As a matter of practice, the PCIT is updated each year following the release of updated ACS five-year averages. The recently released version contains data from the 2013-2017 ACS five year averages.

Updated analyses

In addition to standard metrics regarding unemployment, poverty and other demographic characteristics and trends, the PCIT offers analyses that have been calculated by the developers. These include:

  • Dissimilarity indices (black/white and Hispanic/white): Dissimilarity indices, available under the equity theme, provide a measure of the degree of segregation that is present in a community. Updated with data from the 2013-2017 ACS, we believe this to be the most up-to-date measures available and the largest collection of publicly available segregation indices incorporating data from the past five years
  • Home value to income: The home value to income ratio, available under the housing theme, provides an indication of affordability. When considered next to other measures of housing market vitality (e.g., vacancies), one can get a sense of the dynamics of housing supply and demand in a city that may be driving home values. This variable has also been updated with the most current ACS data.

New calculations

The PCIT calculates peers based on a clustering algorithm that minimizes variance across the indicators which comprise the peer groupings.

PCIT V3.0 refines this calculation by including the share of MSA population that lives within city limits. This will help to ensure that peer groupings more closely reflect the geographic positioning of the cities: suburbs are more likely to be grouped with suburbs, for example.

New feature

The PCIT V3.0 now allows users to compare up to three cities of their own choosing, in addition to the tool-generated peer groupings. Whether it’s an aspirational city, one that is more geographically proximate, or one that is simply a ‘usual suspect’ but is not showing up among the peers, the select-a-city feature provides additional insight into how places are alike and different.

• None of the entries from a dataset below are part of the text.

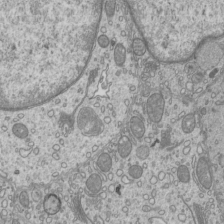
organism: Mouse
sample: Cilia; mouse epididymis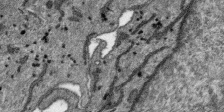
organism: Human
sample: Lung epithelial cells, uninfected (mock) control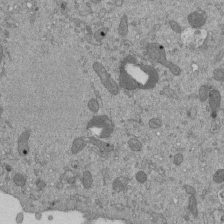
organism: Mouse
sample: ED-1 cell nuclei; centrioles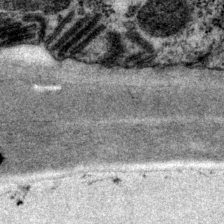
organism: P. pacificus
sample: Pharynx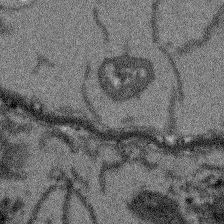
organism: Arabidopsis thaliana
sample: Root tip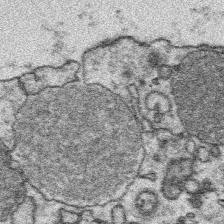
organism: Platynereis dumerilii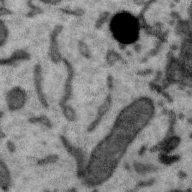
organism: Zebra finch
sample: Brain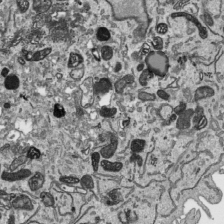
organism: Human
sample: Mitochondria in HCT116 cells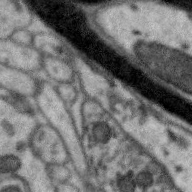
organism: Zebra finch
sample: Brain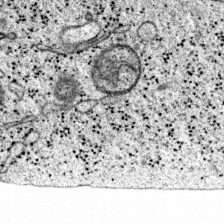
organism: Human
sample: HeLa cells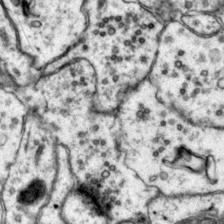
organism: Mouse
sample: Primary visual cortex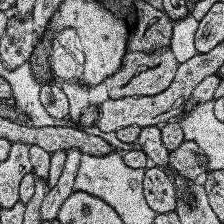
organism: Human
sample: Temporal Lobe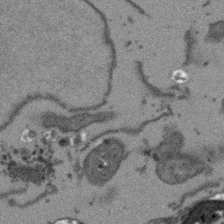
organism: Arabidopsis thaliana
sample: Root tip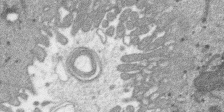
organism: Human
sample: Lung epithelial cells infected with SARS-CoV-2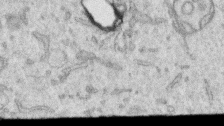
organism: Human
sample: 1205lu cells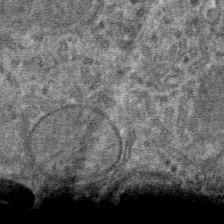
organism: Mouse
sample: Mouse hepatocytes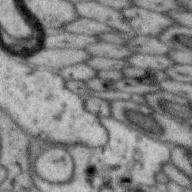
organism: Zebra finch
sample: Brain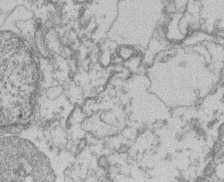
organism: Mouse
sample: T cell stromal cell synapse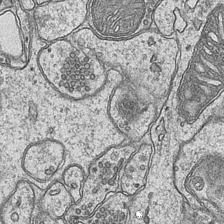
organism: Mouse
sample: CA1 Hippocampus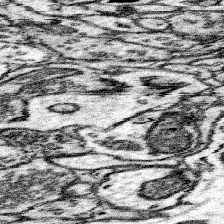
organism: Mouse
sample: Somatosensory cortex neuropil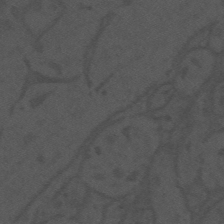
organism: Mouse
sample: Suprachiasmatic nucleus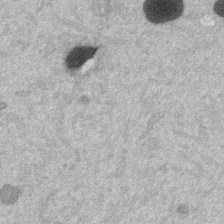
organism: Mouse
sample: Dividing mouse embryo 1 cell stage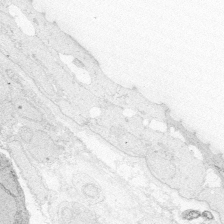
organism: Zebrafish
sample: Whole-Brain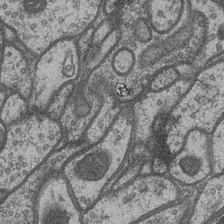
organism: Drosophila
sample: Optic medulla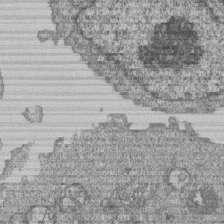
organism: Human
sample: MDA-MB-231 cells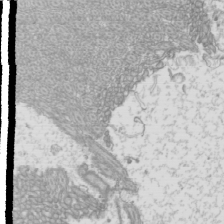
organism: Mouse
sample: Cilia; mouse epididymis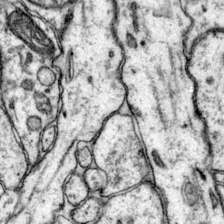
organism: Mouse
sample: Primary visual cortex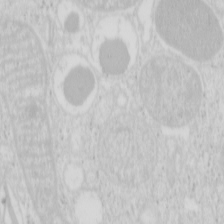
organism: Mouse
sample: Pancreas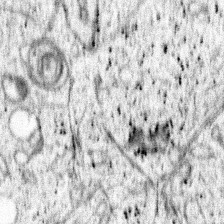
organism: Human
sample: HeLa cells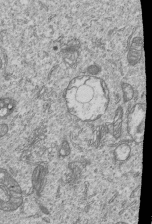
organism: Human
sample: MDA-MB-231 cells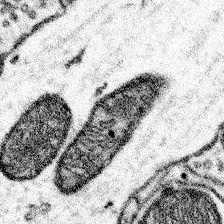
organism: Mouse
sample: Somatosensory cortex neuropil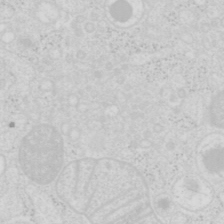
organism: Mouse
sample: Pancreas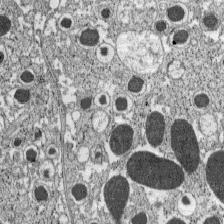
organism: C57BL Mouse
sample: Pancreatic islet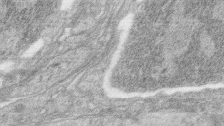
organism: Zebrafish
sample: synaptic ribbons in rod cells and cone cells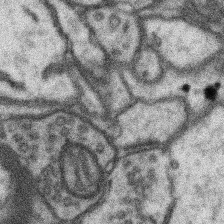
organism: Mouse
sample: Somatosensory cortex neuropil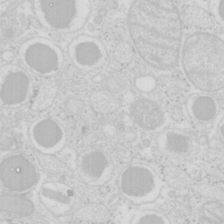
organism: Mouse
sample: Pancreas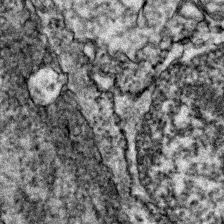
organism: Zebrafish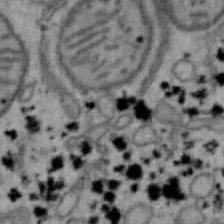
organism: Mouse
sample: Liver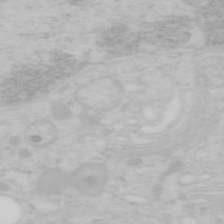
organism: Mouse
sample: OT-I killer T cells with ID8 ovarian cancer cells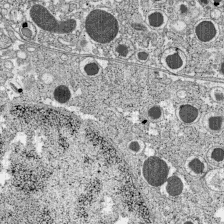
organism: C57BL Mouse
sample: Pancreatic islet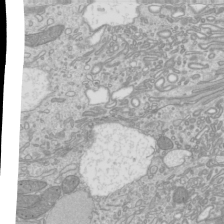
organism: Mouse
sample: Cilia; mouse epididymis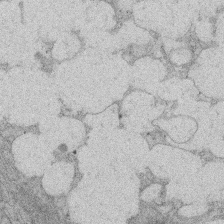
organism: Rat
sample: Salivary granule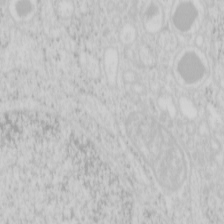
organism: Mouse
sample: Pancreas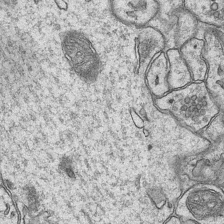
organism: Mouse
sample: CA1 Hippocampus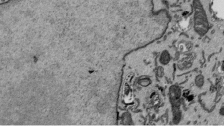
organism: Mouse
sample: ED-1 cell nuclei; centrioles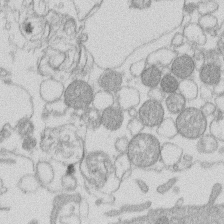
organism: Human
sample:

How others have used the PCIT

A recent article in the Michigan Planner describes how the tool can be used to understand trends confronting smaller cities, such as Kalamazoo, Michigan. https://miapa.memberclicks.net/assets/docs/MichiganPlanner/DATA%20FINALMAP_Nov-Dec_2018_Planner.pdf

Looking to V4.0

Changes to the PCIT are driven by user experience and feedback. If you have used the PCIT in some aspect of your work, please let us know about it. What other features or data would be useful to you? Send us your comments.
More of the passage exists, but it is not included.